Et je m’appelle lulu

En vidant mon appareil photo j’ai retrouvé mes photos post-dance machine. Pour résumer, grâce à de vieux calendriers du crédit lyonnais 2008 et 2005 fraîchement recouverts de star clubs, un sosie de freddy mercury a eu la chance d’avoir un baiser inoubliable de larusso et nathan des worlds apart a reçu mon soutif en pleine poire. Oui. En vrai. J’ai réalisé mon rêve de gosse 15 ans après. Et je regarde les vidéos du lancer avant de m’endormir. Dieu bénisse les iphone et youtube. Ceci dit je visais cal en vrai, nathan n’a jamais été mon préféré, steve troisième après cal et nathan, et shelim quatrième mais quand même c’était pas une raison pour le virer merde !

Born to be wild

Cette nuit j’ai eu une révélation devant arte (j’avais fini toutes mes redifs de Tellement Vrai et C’est ma vie) : je n’ai jamais vu Easy Rider. Je n’ai jamais vu Easy Rider putain. Et tant qu’on en est aux confessions, je n’ai jamais vu le Parrain non plus. Et ni le dernier Sofia Coppola. Et j’ai tellement fermé les yeux en me bouchant les oreilles devant Scream que c’est comme si je l’avais pas vu. Par contre j’ai vu Dirty Dancing !

Revenons-en au sujet.

Je suis en plein dilemme. D’un côté j’ai honte et je meurs d’envie de le voir et de l’autre côté j’ai peur parce que je sais qu’une fois vu ça deviendra une obsession. A tout moment je démissionne et je fais le tour du Gers en trotinette avec Johnny Halliday dans les oreilles.

I take another pill

Ca y est je suis rentrée de New York là à 18h et j’ai envie de pleurer rien qu’à l’idée que demain matin je n’aurai ni bagels au philadelphia ni cinnamon rolls. A moi les joies des special k et du gerlinea pour compenser l’excédent de bagages que j’ai du payer au retour rapport à mon cuissot qui a pris trois tailles en huit jours. God bless le gras.

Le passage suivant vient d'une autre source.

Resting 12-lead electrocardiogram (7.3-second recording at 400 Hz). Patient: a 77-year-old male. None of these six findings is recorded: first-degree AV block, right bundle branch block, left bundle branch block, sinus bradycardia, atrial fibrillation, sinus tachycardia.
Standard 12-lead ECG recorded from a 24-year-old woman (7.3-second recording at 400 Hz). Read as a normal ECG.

Et au lieu de faire de dormir pour récupérer ou de faire des abdos pour avoir bonne conscience je n’arrive pas à poser Snuff de Chuck Palahniuk. Je l’avais acheté pour lire dans l’avion au retour (uniquement pour sa couverture j’avoue)(et après je me suis dit oooh Palahniuk Fight Club tout ça tout ça)(et après mon lexomyl a fait effet donc je me suis mise à ronfler et les pages 11 et 12 sont collées entre elles tellement j’ai bavé)(mais pas autant que l’anglaise assise à ma gauche qui s’est enquillée six mignonettes de chardonnay avant de s’endormir sur mon épaule)(fin des parenthèses).

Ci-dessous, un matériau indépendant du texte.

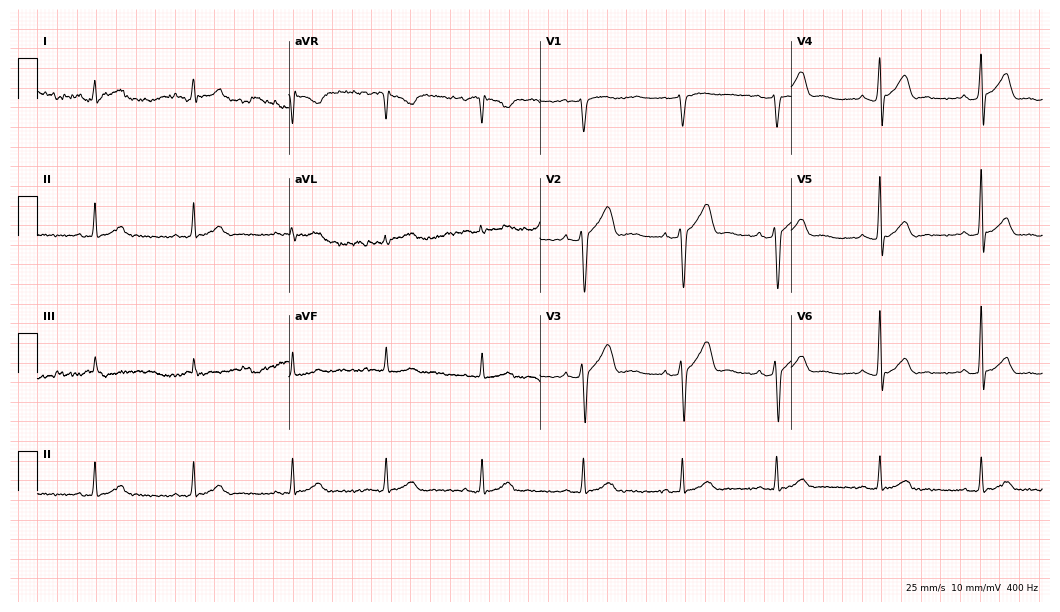
ECG (10.2-second recording at 400 Hz) — a 29-year-old male. Labelled as a normal ECG.
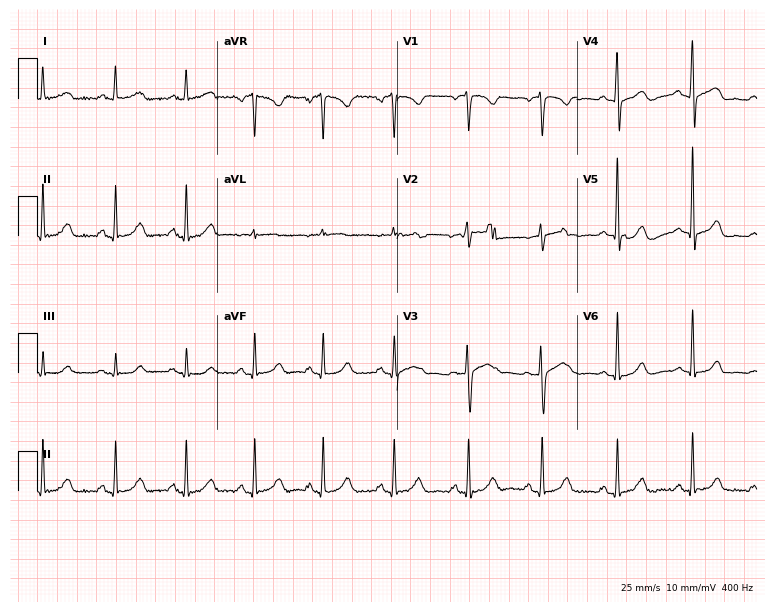
12-lead ECG (7.3-second recording at 400 Hz) from a woman, 54 years old. Labelled as a normal ECG.

L’histoire en trois mots (je suis nulle pour raconter, ça donne toujours envie aux gens de pas acheter) : Cassie Wright est une actrice porno en fin de carrière (à part sortir des shampoings en forme de bite elle ne fait plus grand chose) et elle décide de finir sa carrière en beauté en se faisant filmer tout en se faisant attraper à la queuleuleu (ohohoh) par 600 mecs en une seule prise. Superbe record du monde. Et le bouquin raconte le point de vu de Monsieur 72, Monsieur 137, Monsieur 600 (Branch Bacardi) et Sheila l’assistante qui s’occupe de tout ce beau monde.

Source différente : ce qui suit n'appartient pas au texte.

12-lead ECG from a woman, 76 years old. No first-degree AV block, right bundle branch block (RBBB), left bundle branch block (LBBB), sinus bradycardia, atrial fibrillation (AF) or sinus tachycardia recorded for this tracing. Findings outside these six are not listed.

Bon je ne peux pas encore dire si vraiment c’est un coup de coeur ou pas vu que je n’en suis pas à la moitié mais j’ai bien du mal à le reposer pour aller dormir. Et en post scriptum, google me souffle à l’oreille que Daryl Hannah va endosser le rôle de Cassie Wright à l’écran pour une adaptation de Snuff. Mais tout ça ça nous rendra pas Lindsay Lohan en Linda Lovelace.